Supplied data START

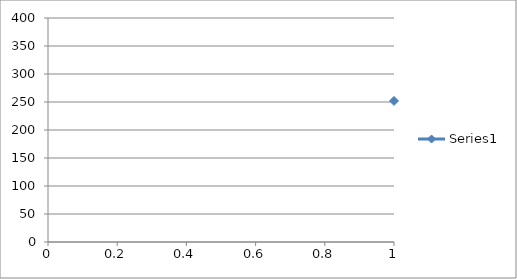
| Category | Series 0 |
|---|---|
| 0 | 251.9 |
| 1 | 251.9 |
| 2 | 38.4 |
| 3 | 31.5 |
| 4 | 354.7 |
| 5 | 324.5 |
| 6 | 331.2 |
| 7 | 14.4 |
| 8 | 35.6 |
| 9 | 14.3 |
| 10 | 332.7 |
| 11 | 326.4 |
| 12 | 354.3 |
| 13 | 26.5 |
| 14 | 23.3 |
| 15 | 347.8 |
| 16 | 324.8 |
| 17 | 342.4 |

Supplied data END

Apart from the pictures, return the records exactly.

| Category | Series 0 |
|---|---|
| 0 | 251.9 |
| 1 | 251.9 |
| 2 | 38.4 |
| 3 | 31.5 |
| 4 | 354.7 |
| 5 | 324.5 |
| 6 | 331.2 |
| 7 | 14.4 |
| 8 | 35.6 |
| 9 | 14.3 |
| 10 | 332.7 |
| 11 | 326.4 |
| 12 | 354.3 |
| 13 | 26.5 |
| 14 | 23.3 |
| 15 | 347.8 |
| 16 | 324.8 |
| 17 | 342.4 |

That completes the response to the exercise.